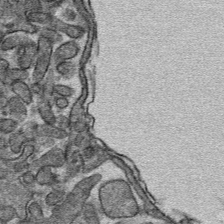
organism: Mouse
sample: Mouse hepatocytes
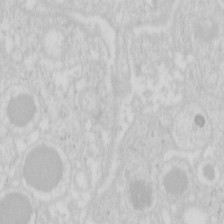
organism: Mouse
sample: Pancreas
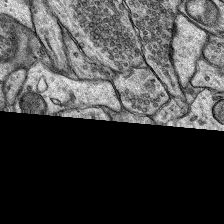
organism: Rat
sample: Hippocampus
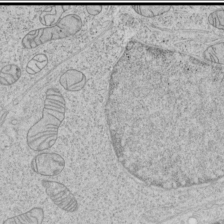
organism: Human
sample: Mitochondria in HCT116 cells
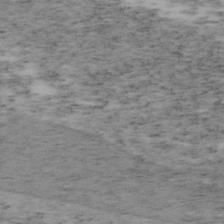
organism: Mouse
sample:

********

Your task:
Within the material above, find the lines that hold "sample" and report only how many there are.

Written answer:
5